Capone Of Cabnnabis · Courtrooms, Cannabis, the CIA & CPA’s
By Ryan Richmond aka Capone of Cannabis
I never went to law school. I never wanted to live in court records, transcripts, motions, appeals, indictments, sentencing memos, tax calculations, or petitions. But after Michigan voted for medical marijuana, the courtroom became one of the main places where the promise of legalization was rewritten.
I never went to law school. I never wanted to live in court records, transcripts, motions, appeals, indictments, sentencing memos, tax calculations, or petitions. But after Michigan voted for medical marijuana, the courtroom became one of the main places where the promise of legalization was rewritten.
I have been in more courtrooms than most lawyers. I do not say that as a compliment to myself. I say it like a man describing scar tissue.
Some people collect diplomas. Some people collect business awards. I collected case numbers. I collected hearing dates. I collected letters from lawyers explaining what might happen next. I collected the kind of paperwork that arrives with the weight of a brick and the personality of a machine.
I have sat in small courtrooms where the walls felt too close and the air felt used up. I have sat in county courtrooms where prosecutors talked about medical marijuana like the voters had never spoken. I have watched lawyers argue over laws no one had clearly interpreted yet. I have watched the government turn uncertainty into a weapon.
And now, buried in my files are two very different Supreme Court documents. One came from the early medical marijuana war in Michigan. The other came years later, after the IRS turned the same war into tax math.

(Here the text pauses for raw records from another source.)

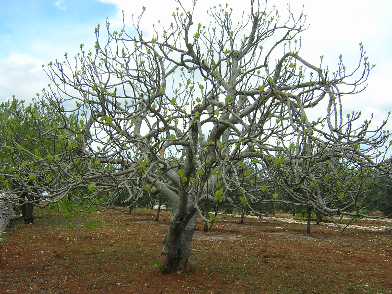 Austreibender Feigenbaum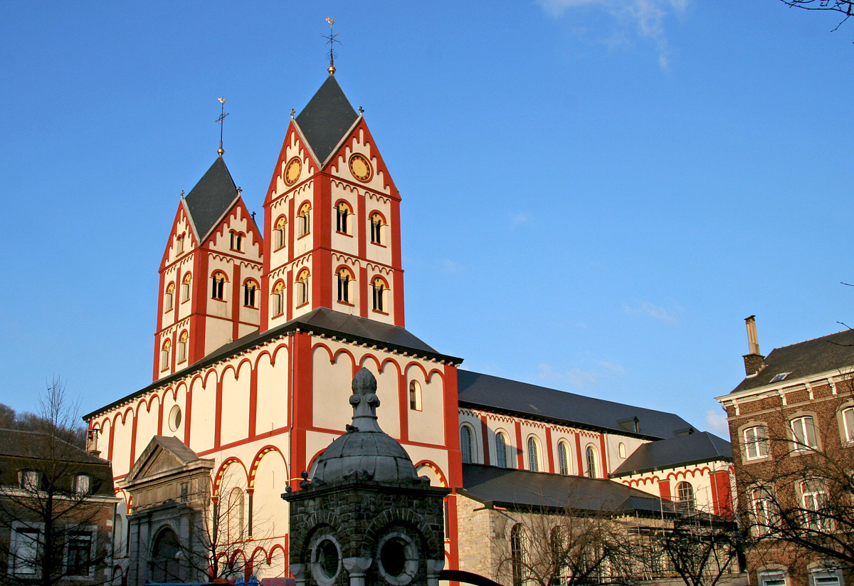 Vue de l'Eglise Collégiale de St. Barthelemy à Liège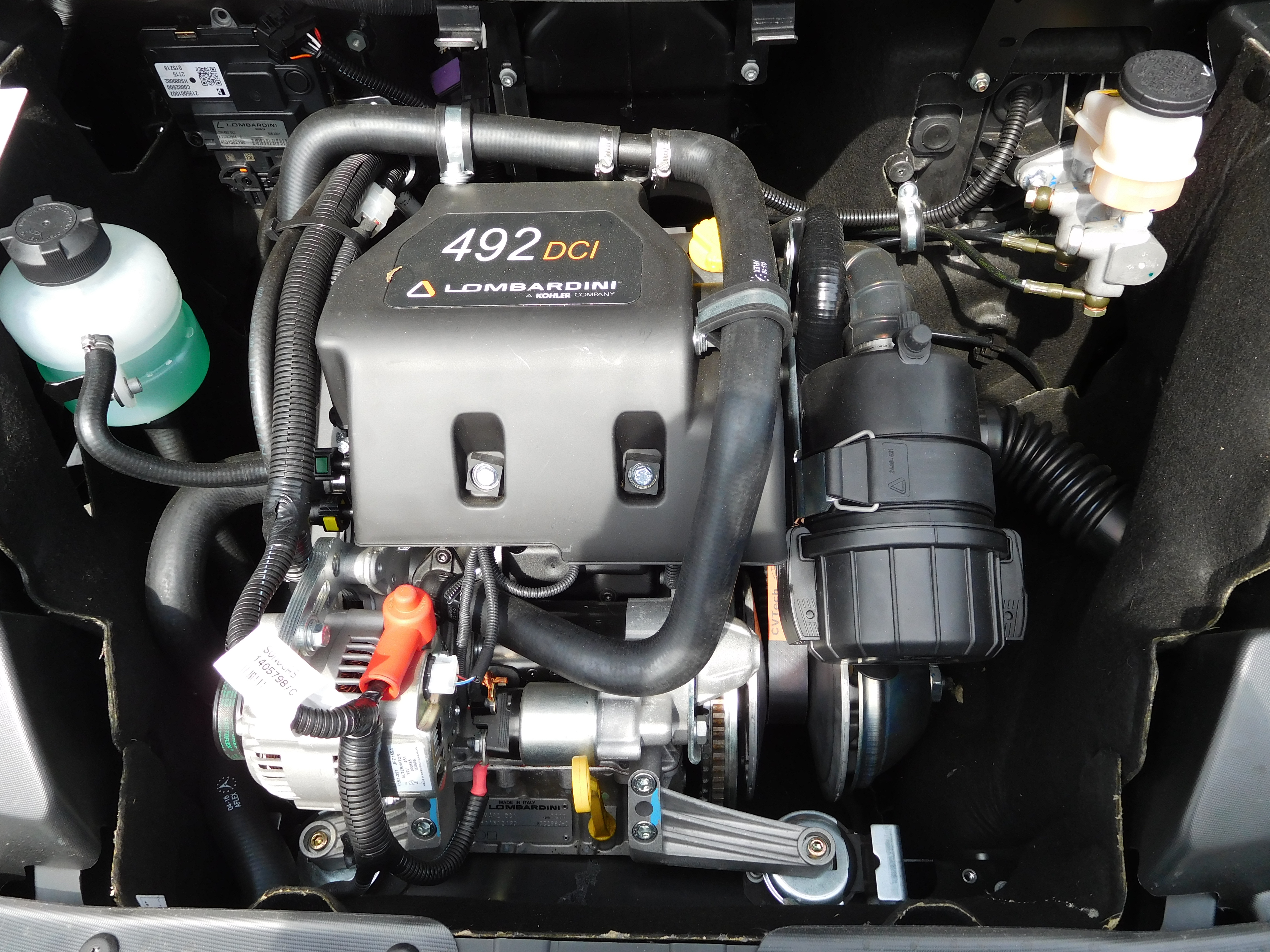 Moteur Lombardini 492 DCI (bicylindre) d'une Microcar M.Go 3 Highland X.

- The Michigan Supreme Court fight over Clinical Relief, the Ferndale medical marijuana dispensary case.
- The United States Supreme Court petition challenging the constitutional use of IRS Code 280E against a state-authorized marijuana business.
That is the strange arc of my story. It began with patients and caregivers, registration cards and local inspections, voter-approved law and local politics. It ended with federal tax code, restitution numbers, appellate opinions, and a petition asking the highest court in America whether the government can keep using a marijuana classification that no longer matches the country around it.
The First Supreme Court Filing: Clinical Relief and the Law Nobody Could Explain
Before cannabis became polished retail, before giant signs, celebrity brands, and corporate dispensaries, there was the beginning. In Michigan, that beginning was messy, dangerous, political, and legally unclear.
Clinical Relief operated in Ferndale during the early days of Michigan’s Medical Marihuana Act. The law had been approved by voters. Patients had cards. Caregivers had cards. People believed the state had opened a door. What no one knew was how fast police and prosecutors would try to slam that door shut.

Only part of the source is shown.